The entire British population will be willing the Queen not to snuff it – at least until late summer 2012, it emerged yesterday, after it was announced that they would be given an extra bank holiday in 2012 to mark the Queen’s Diamond Jubilee.
The extra public holiday has been announced as June 5 2012, although fears are growing that the Queen, who will be 86 in 2012 is jumping the gun by making this announcement now.
“Look, don’t get me wrong, I love bank holidays as much as the next guy,” says London taxi driver Gavin Coombes, “but Her Maj is tempting fate a little bit here, isn’t she? I mean, how many women of her age do you see making brash, bold predictions for where they’ll be in two and a half years time? Not many – and with good reason.”
Rachel Paterson from Help the Aged agrees: “Of course, everyone knows that the Queen lives in the lap of luxury and doesn’t have to cope with many of the issues the elderly face every day, but let’s be honest. All it takes is for her to trip or fall in this icy weather, or take a tumble down the stairs and she’s had it.
“The Queen has a responsibility – not just to herself and her advanced years – but now also to us as a nation. I mean, imagine if she croaks it now, having promised us all an extra day off work? That isn’t the sort of thing you can dangle in front of somebody’s face before cruelly snatching away.”
This is not the first time that Palace officials have made an effort to plan in advance after they announced in 1996 that there would be a special day in May 1998 to commemorate Diana, Princess of Wales, and another bank holiday in November 2003 to celebrate the life and times of the Queen Mother.
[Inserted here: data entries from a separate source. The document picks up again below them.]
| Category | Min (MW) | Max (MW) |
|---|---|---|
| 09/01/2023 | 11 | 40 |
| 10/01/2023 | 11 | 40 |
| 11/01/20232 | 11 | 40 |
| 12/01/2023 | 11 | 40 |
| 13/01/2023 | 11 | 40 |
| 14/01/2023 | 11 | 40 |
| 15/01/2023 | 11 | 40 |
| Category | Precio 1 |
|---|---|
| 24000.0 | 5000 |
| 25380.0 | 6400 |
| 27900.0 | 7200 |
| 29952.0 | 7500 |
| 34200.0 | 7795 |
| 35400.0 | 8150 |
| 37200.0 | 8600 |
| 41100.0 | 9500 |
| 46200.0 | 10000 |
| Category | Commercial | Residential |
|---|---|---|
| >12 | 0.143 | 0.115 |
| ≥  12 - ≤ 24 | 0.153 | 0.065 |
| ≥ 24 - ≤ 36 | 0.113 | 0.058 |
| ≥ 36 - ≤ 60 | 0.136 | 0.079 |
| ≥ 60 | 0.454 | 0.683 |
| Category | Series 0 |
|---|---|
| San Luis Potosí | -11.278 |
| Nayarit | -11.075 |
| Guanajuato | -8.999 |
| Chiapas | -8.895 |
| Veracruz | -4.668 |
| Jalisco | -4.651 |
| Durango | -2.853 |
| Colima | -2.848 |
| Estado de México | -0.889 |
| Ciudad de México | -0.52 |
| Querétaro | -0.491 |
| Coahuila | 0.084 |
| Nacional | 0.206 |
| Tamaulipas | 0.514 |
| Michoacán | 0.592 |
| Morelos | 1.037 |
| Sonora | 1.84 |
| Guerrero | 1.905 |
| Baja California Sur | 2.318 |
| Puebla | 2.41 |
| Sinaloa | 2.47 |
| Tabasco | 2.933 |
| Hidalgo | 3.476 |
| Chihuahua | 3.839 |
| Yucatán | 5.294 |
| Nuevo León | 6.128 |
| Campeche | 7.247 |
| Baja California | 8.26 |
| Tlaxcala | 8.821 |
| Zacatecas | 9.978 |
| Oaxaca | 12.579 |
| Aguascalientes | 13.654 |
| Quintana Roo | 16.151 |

“I’m not being funny or anything, but look how they turned out,” said Coombes.
Officials at Buckingham Palace have insisted that every effort is being made to ensure the Queen’s continued good health in the lead-up to her Diamond Jubilee. “She’s not going anywhere,” a spokesperson revealed. “As a matter of fact, only yesterday, she told me that she’d rather be wired up to a respirator on a saline drip and still be Queen than have old Jug Ears take over.”